* **WHAT IS EXPECTED**:
Without copying the images, write out all the entries below verbatim.

======== EXCERPTED DATA

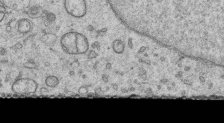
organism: Human
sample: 1205lu cells
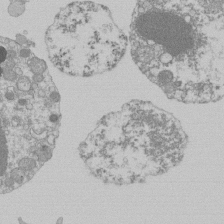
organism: Mouse
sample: Activated Pmel transgenic CD8+ T Cells
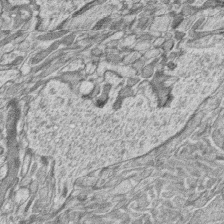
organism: Zebrafish
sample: synaptic ribbons in rod cells and cone cells
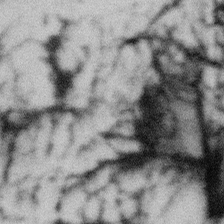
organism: Gemmata obscuriglobus
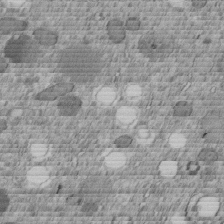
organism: C. elegans
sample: C. elegans embryo early stage
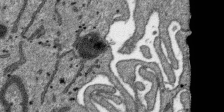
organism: Human
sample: Lung epithelial cells, uninfected (mock) control
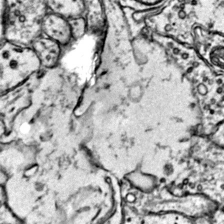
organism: Mouse
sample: Primary visual cortex
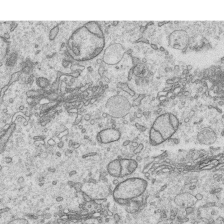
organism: Human
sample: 1205lu cells
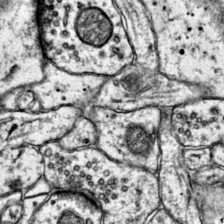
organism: Mouse
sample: Primary visual cortex
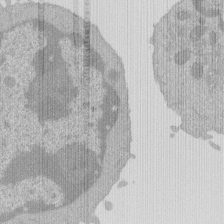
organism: Mouse
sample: Activated Pmel transgenic CD8+ T Cells
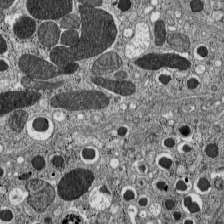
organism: C57BL Mouse
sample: Pancreatic islet
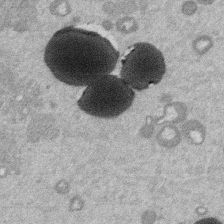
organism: Mouse
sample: Dividing mouse embryo 1 cell stage
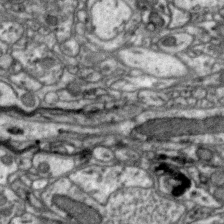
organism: Zebra finch
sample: Brain
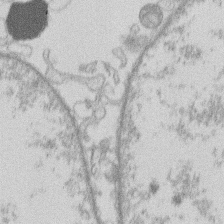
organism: Human
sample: Macrophage cells
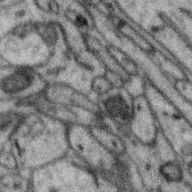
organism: Zebra finch
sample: Brain
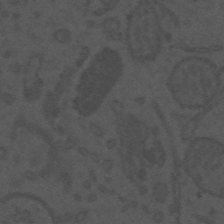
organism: Mouse
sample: Suprachiasmatic nucleus
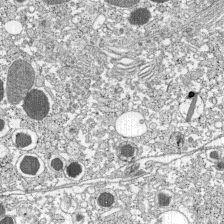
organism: C57BL Mouse
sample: Pancreatic islet
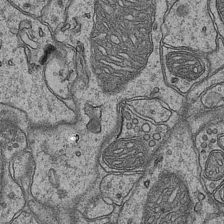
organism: Mouse
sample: CA1 Hippocampus
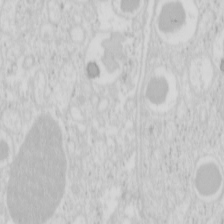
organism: Mouse
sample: Pancreas
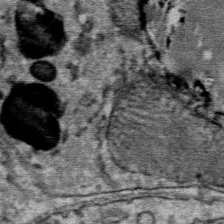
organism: Mouse
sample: Mouse Salivary gland
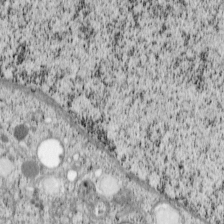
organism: African green monkey
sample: COS-7 cells
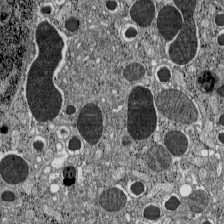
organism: C57BL Mouse
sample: Pancreatic islet
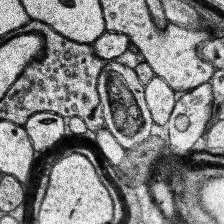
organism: Human
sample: Temporal Lobe
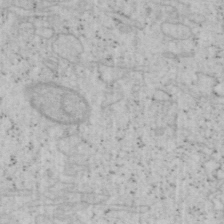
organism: Human
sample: HeLa cells
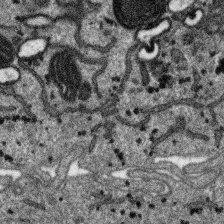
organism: Human
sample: Lung epithelial cells infected with SARS-CoV-2
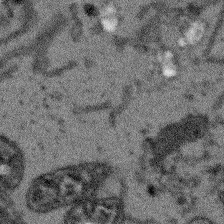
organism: Arabidopsis thaliana
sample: Root tip
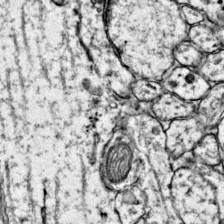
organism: Mouse
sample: Primary visual cortex
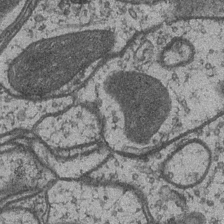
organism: Drosophila
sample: Optic medulla
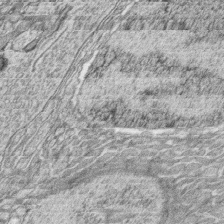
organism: Zebrafish
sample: synaptic ribbons in rod cells and cone cells
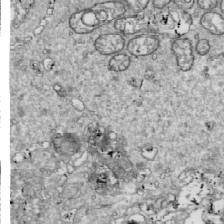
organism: Drosophila
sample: Cell division; meiosis; drosophila spermatocytes
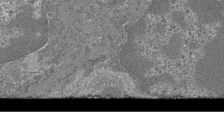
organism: Mouse
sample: Glomerulus
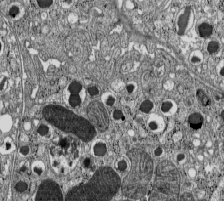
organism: C57BL Mouse
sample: Pancreatic islet
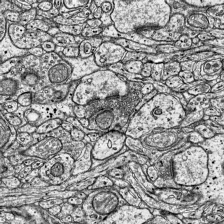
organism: Mouse
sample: Visual Cortex
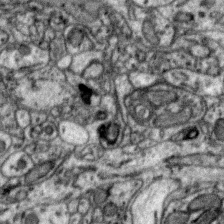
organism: Zebra finch
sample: Brain
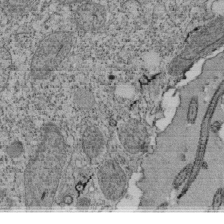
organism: Tetrahymena
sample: Cilia in tetrahymena
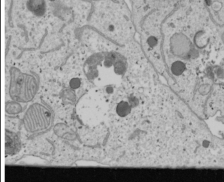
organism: Human
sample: Mitochondria in U2OS cells
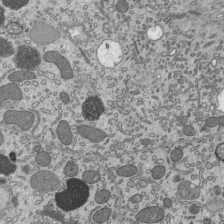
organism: Mouse
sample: Mouse epididymis efferent ductule cilia
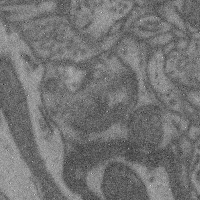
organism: Mouse
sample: Cerebral cortex
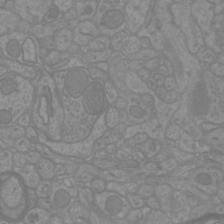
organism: Mouse
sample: Cortical neurons
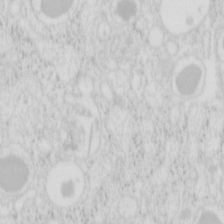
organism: Mouse
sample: Pancreas
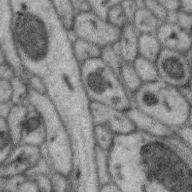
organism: Zebra finch
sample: Brain
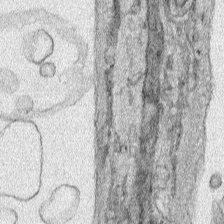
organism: Human
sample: Mitochondria in HCT116 cells
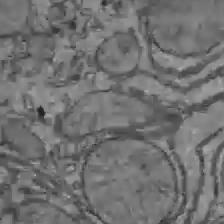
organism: C57BL Mouse
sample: Liver
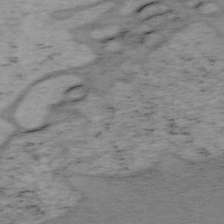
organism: Mouse
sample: OT-I killer T cells with ID8 ovarian cancer cells
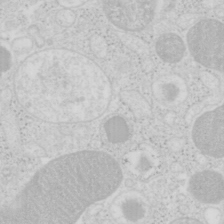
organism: Mouse
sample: Pancreas
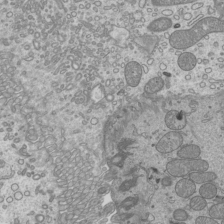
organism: Mouse
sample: Cilia; mouse epididymis
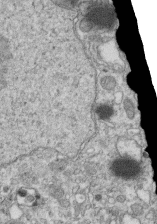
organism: Human
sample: HeLa cell HIV synapse
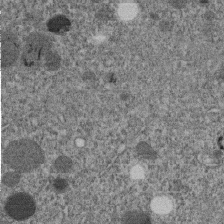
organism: C. elegans
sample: C. elegans embryo early stage
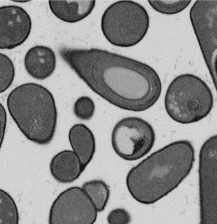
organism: B. subtilis
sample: Bacterial spore
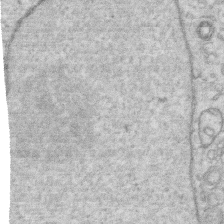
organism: Human
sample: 1205lu cells
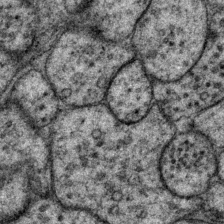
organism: P. pacificus
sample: Pharynx
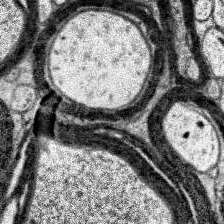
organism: Human
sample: Temporal Lobe
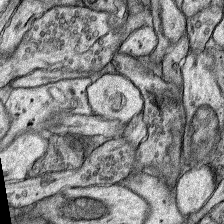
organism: Rat
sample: Hippocampus

================

* **RESULT**:
organism: Human
sample: 1205lu cells
organism: Mouse
sample: Activated Pmel transgenic CD8+ T Cells
organism: Zebrafish
sample: synaptic ribbons in rod cells and cone cells
organism: Gemmata obscuriglobus
organism: C. elegans
sample: C. elegans embryo early stage
organism: Human
sample: Lung epithelial cells, uninfected (mock) control
organism: Mouse
sample: Primary visual cortex
organism: Human
sample: 1205lu cells
organism: Mouse
sample: Primary visual cortex
organism: Mouse
sample: Activated Pmel transgenic CD8+ T Cells
organism: C57BL Mouse
sample: Pancreatic islet
organism: Mouse
sample: Dividing mouse embryo 1 cell stage
organism: Zebra finch
sample: Brain
organism: Human
sample: Macrophage cells
organism: Zebra finch
sample: Brain
organism: Mouse
sample: Suprachiasmatic nucleus
organism: C57BL Mouse
sample: Pancreatic islet
organism: Mouse
sample: CA1 Hippocampus
organism: Mouse
sample: Pancreas
organism: Mouse
sample: Mouse Salivary gland
organism: African green monkey
sample: COS-7 cells
organism: C57BL Mouse
sample: Pancreatic islet
organism: Human
sample: Temporal Lobe
organism: Human
sample: HeLa cells
organism: Human
sample: Lung epithelial cells infected with SARS-CoV-2
organism: Arabidopsis thaliana
sample: Root tip
organism: Mouse
sample: Primary visual cortex
organism: Drosophila
sample: Optic medulla
organism: Zebrafish
sample: synaptic ribbons in rod cells and cone cells
organism: Drosophila
sample: Cell division; meiosis; drosophila spermatocytes
organism: Mouse
sample: Glomerulus
organism: C57BL Mouse
sample: Pancreatic islet
organism: Mouse
sample: Visual Cortex
organism: Zebra finch
sample: Brain
organism: Tetrahymena
sample: Cilia in tetrahymena
organism: Human
sample: Mitochondria in U2OS cells
organism: Mouse
sample: Mouse epididymis efferent ductule cilia
organism: Mouse
sample: Cerebral cortex
organism: Mouse
sample: Cortical neurons
organism: Mouse
sample: Pancreas
organism: Zebra finch
sample: Brain
organism: Human
sample: Mitochondria in HCT116 cells
organism: C57BL Mouse
sample: Liver
organism: Mouse
sample: OT-I killer T cells with ID8 ovarian cancer cells
organism: Mouse
sample: Pancreas
organism: Mouse
sample: Cilia; mouse epididymis
organism: Human
sample: HeLa cell HIV synapse
organism: C. elegans
sample: C. elegans embryo early stage
organism: B. subtilis
sample: Bacterial spore
organism: Human
sample: 1205lu cells
organism: P. pacificus
sample: Pharynx
organism: Human
sample: Temporal Lobe
organism: Rat
sample: Hippocampus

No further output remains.